1RB---_0LC0LB_0LD1LC_1RD0RE_1LB1LA
D(a, b, c) = 0^inf 1^a D> 1^b 0 1^c 0^inf
D(a, b+2, c) -> D(a+5, b, c)
D(a, 2, 0) -> Qhalt
D(a, 2, c) -> D(a+6, c, 0)
D(a, 1, c) -> D(2, a, c+1)
0 : D(2, 1, 0) @ step 6
1 : D(2, 2, 1)
2 : D(8, 1, 0)
3 : D(2, 8, 1)
4 : D(17, 2, 1)
5 : D(23, 1, 0)
6 : D(2, 23, 1)
7 : D(57, 1, 1)
8 : D(2, 57, 2)
9 : D(142, 1, 2)
10 : D(2, 142, 3)
11 : D(352, 2, 3)
12 : D(358, 3, 0)
13 : D(363, 1, 0)
14 : D(2, 363, 1)
15 : D(907, 1, 1)
16 : D(2, 907, 2)
17 : D(2267, 1, 2)
18 : D(2, 2267, 3)
19 : D(5667, 1, 3)
20 : D(2, 5667, 4)
21 : D(14167, 1, 4)
22 : D(2, 14167, 5)
23 : D(35417, 1, 5)
24 : D(2, 35417, 6)
25 : D(88542, 1, 6)
26 : D(2, 88542, 7)
27 : D(221352, 2, 7)
28 : D(221358, 7, 0)
29 : D(221373, 1, 0)
30 : D(2, 221373, 1)
31 : D(553432, 1, 1)
32 : D(2, 553432, 2)
33 : D(1383577, 2, 2)
34 : D(1383583, 2, 0)
35 : Qhalt
2023
March 2023
6x2 Level 3 Infinite
https://bbchallenge.org/1RB1LA_1RC0LE_1RD1RB_0LA0LF_1LC1LB_—1LD
A TM Pavel shared on Discord which does Level 3 Collatz recurrence (like https://www.sligocki.com/2022/06/21/bb-6-2-t15.html) but none of the Collatz cases halt:
Let A(a, b, c) = 0^inf <A 01^a 00 10^b 1^c 0^inf
Level 1:
A(a, b+1, c) -> A(a+2, b, c)
A(a, 0, c+5) -> A(1, a+5, c)
A(a, 0, 0) -> A(1, 2, 2a)
A(a, 0, 1) -> A(1, 2, 2a+4)
A(a, 0, 2) -> A(1, 2, 2a+6)
A(a, 0, 3) -> A(1, 2, 2a+8)
A(a, 0, 4) -> A(1, 2, 2a+10)
Level 2:
A(a, 0, c+5) -> A(2a+11, 0, c)
Level 3:
A(1, 2, 5k ) -> A(1, 2, 32 2^k - 22)
A(1, 2, 5k+1) -> A(1, 2, 32 2^k - 18)
A(1, 2, 5k+2) -> A(1, 2, 32 2^k - 16)
A(1, 2, 5k+3) -> A(1, 2, 32 2^k - 14)
A(1, 2, 5k+4) -> A(1, 2, 32 2^k - 12)
Level 1 rules are actually all you need.

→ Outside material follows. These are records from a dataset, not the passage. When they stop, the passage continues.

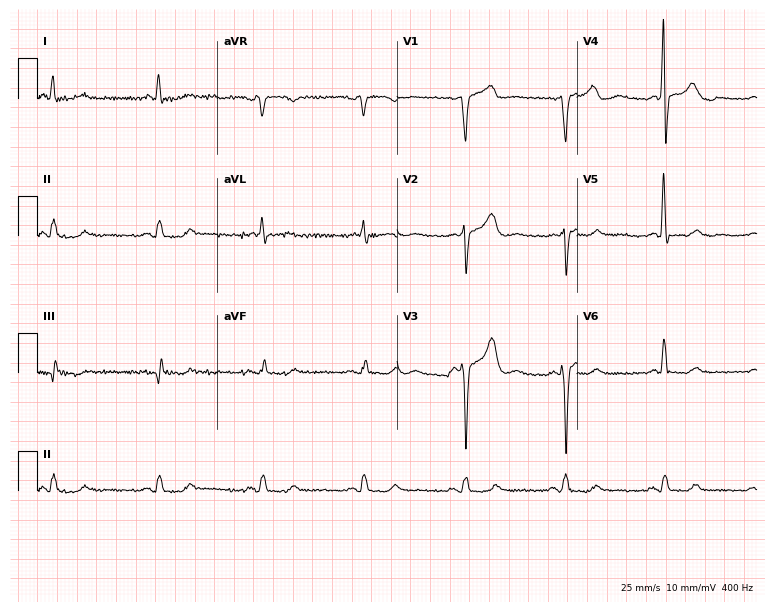
Resting 12-lead electrocardiogram. Patient: a male, 68 years old. Read as a normal ECG.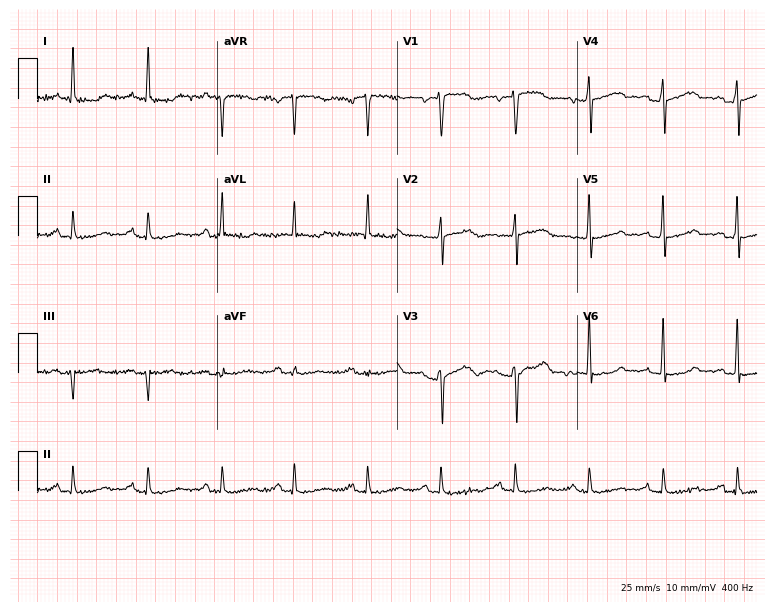
Resting 12-lead electrocardiogram. Patient: a man, 78 years old. None of these six findings is recorded: first-degree AV block, right bundle branch block (RBBB), left bundle branch block (LBBB), sinus bradycardia, atrial fibrillation (AF), sinus tachycardia. Findings outside these six are not listed.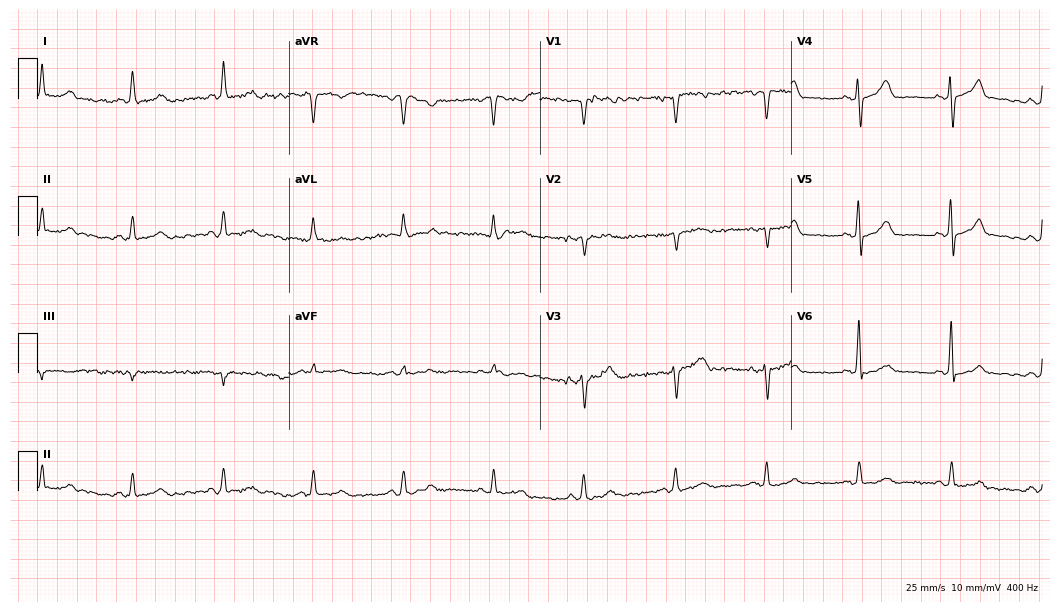
Resting 12-lead electrocardiogram (10.2-second recording at 400 Hz). Patient: a 52-year-old female. Read as a normal ECG.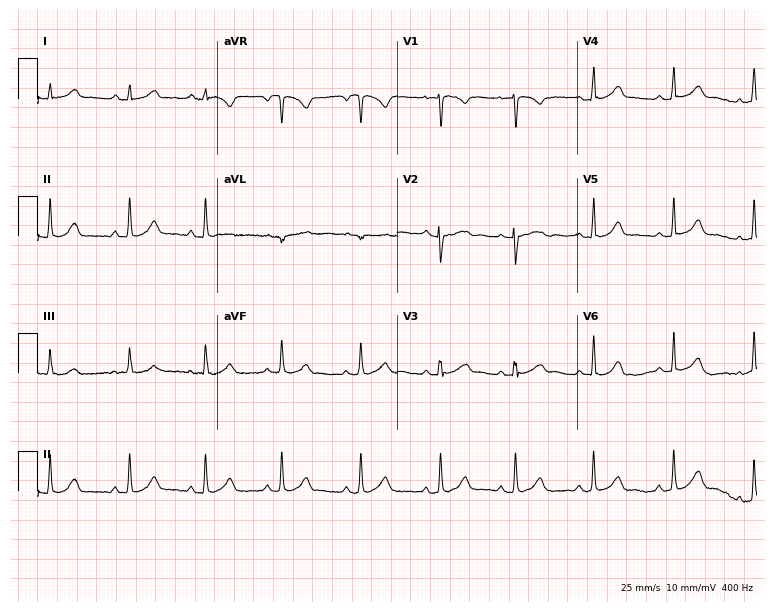
Electrocardiogram, a female, 19 years old. Overall reading on record: normal ECG.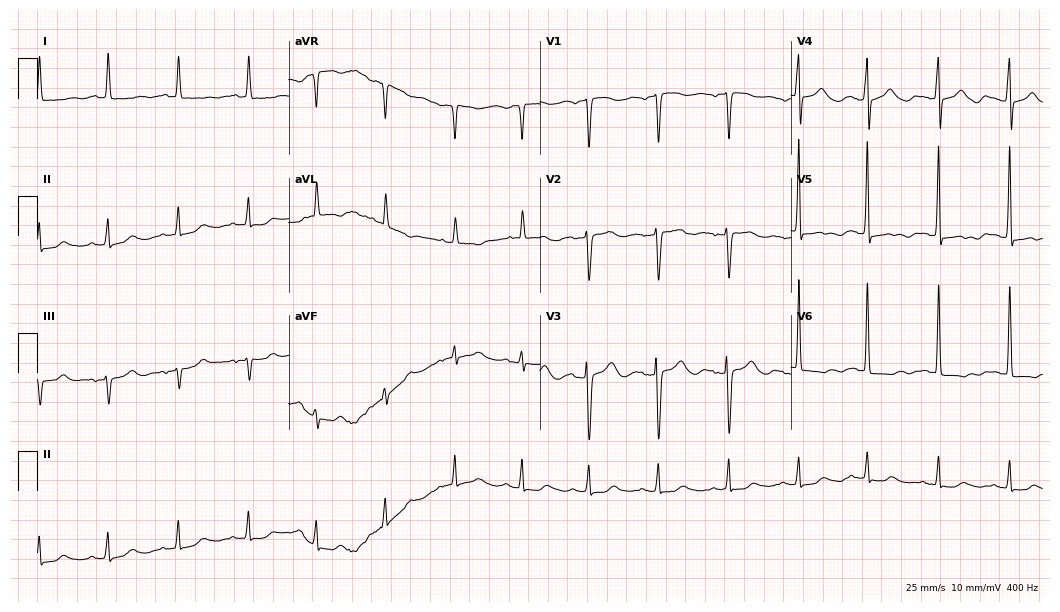
Standard 12-lead ECG recorded from an 81-year-old female. None of these six findings is recorded: first-degree AV block, right bundle branch block, left bundle branch block, sinus bradycardia, atrial fibrillation, sinus tachycardia. Only these six findings were labelled.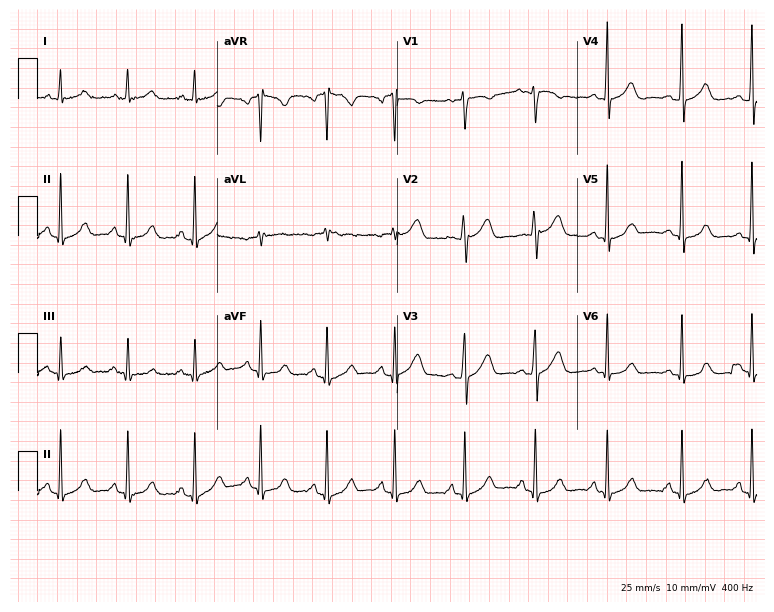
Standard 12-lead ECG recorded from a 42-year-old woman (7.3-second recording at 400 Hz). Read as a normal ECG.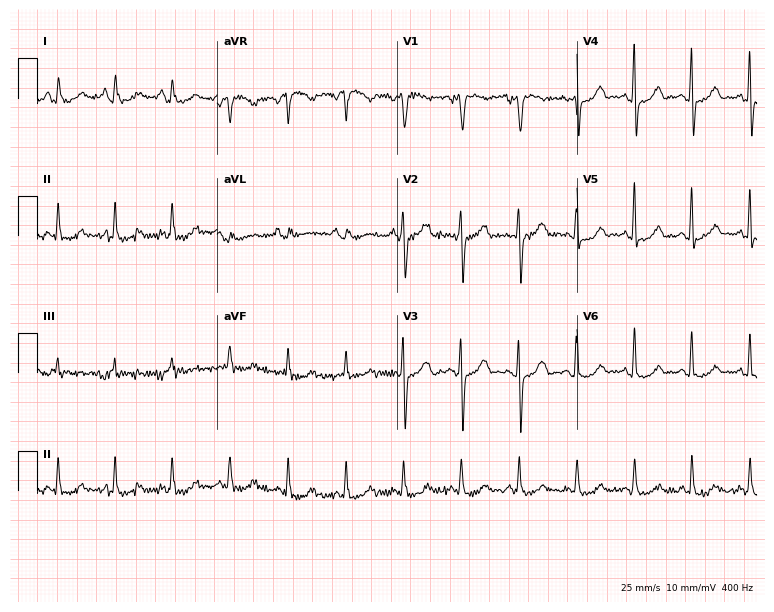
Resting 12-lead electrocardiogram. Patient: a 65-year-old female. None of these six findings is recorded: first-degree AV block, right bundle branch block, left bundle branch block, sinus bradycardia, atrial fibrillation, sinus tachycardia. Only these six findings were labelled.

The set \(\{A(a, b, c) : a, b, c \in \mathbb{N}\}\) is closed, so once TM enters it cannot halt.
6x2 Level 3 Avoids Halt
https://bbchallenge.org/1RB0LF_1LC1RD_1LA0RC_0RE1RB_0LC1LA_—1LE
Another TM Pavel shared on Discord which also has Level 3 Collatz recurrence and some of the Collatz cases even halt! But it skillfully avoids them:
Let C(a, b, c) = $ 1100 (01111 1100)^a 1100 0110^b 1100^c C> 1 $
@93: C(0, 0, 1)
Level 1:
C(a, b+1, c) -> C(a, b, c+2)
C(a+1, 0, c) -> C(a, c+2, 2)
C(0, 0, 9k+1) -> C(4k+1, 0, 2)
C(0, 0, 9k+4) -> C(4k+2, 1, 2)
C(0, 0, 9k+7) -> C(4k+4, 0, 1)
C(0, 0, 3k+2) -> Halt
Level 2:
C(a+1, 0, c) -> C(a, 0, 2c+6)
*: C(a, 0, c) -> C(0, 0, (c+6) 2^a - 6)
Level 3:
C(0, 0, 9k+1) -> C(0, 0, 8 2^{4k+1} - 6)
C(0, 0, 9k+4) -> C(0, 0, 10 2^{4k+2} - 6)
C(0, 0, 9k+7) -> C(0, 0, 7 2^{4k+4} - 6)
The trick is that we can rewrite the Level 3 rules as:
C(0, 0, 9k+1) -> C(0, 0, 4^{2k+2} - 6)
C(0, 0, 9k+4) -> C(0, 0, 10 4^{2k+1} - 6)
C(0, 0, 9k+7) -> C(0, 0, 7 4^{2k+2} - 6)
And since \(4^n \equiv 1 \mod 3\) (and so do 10 and 7), the right sides will always be remainder 1 (mod 3) and so always one of remainders (1, 4, 7) mod 9.
But it is delicate! A slight tweak, like 7 2^{4k+1} - 6 and this condition would not hold any longer!
All of the permutations of this TM fall into the same starting config C(0, 0, 1) except for starting from state B in which case we reach C(0, 0, 0) which leads to the rule:
C(0, 0, 9k+0) -> C(0, 0, 10 2^{4k+1} - 7) = C(0, 0, 5 4^{2k+1} - 7)
But that is also guaranteed to always be remainder 1 (mod 3)! and so will never halt.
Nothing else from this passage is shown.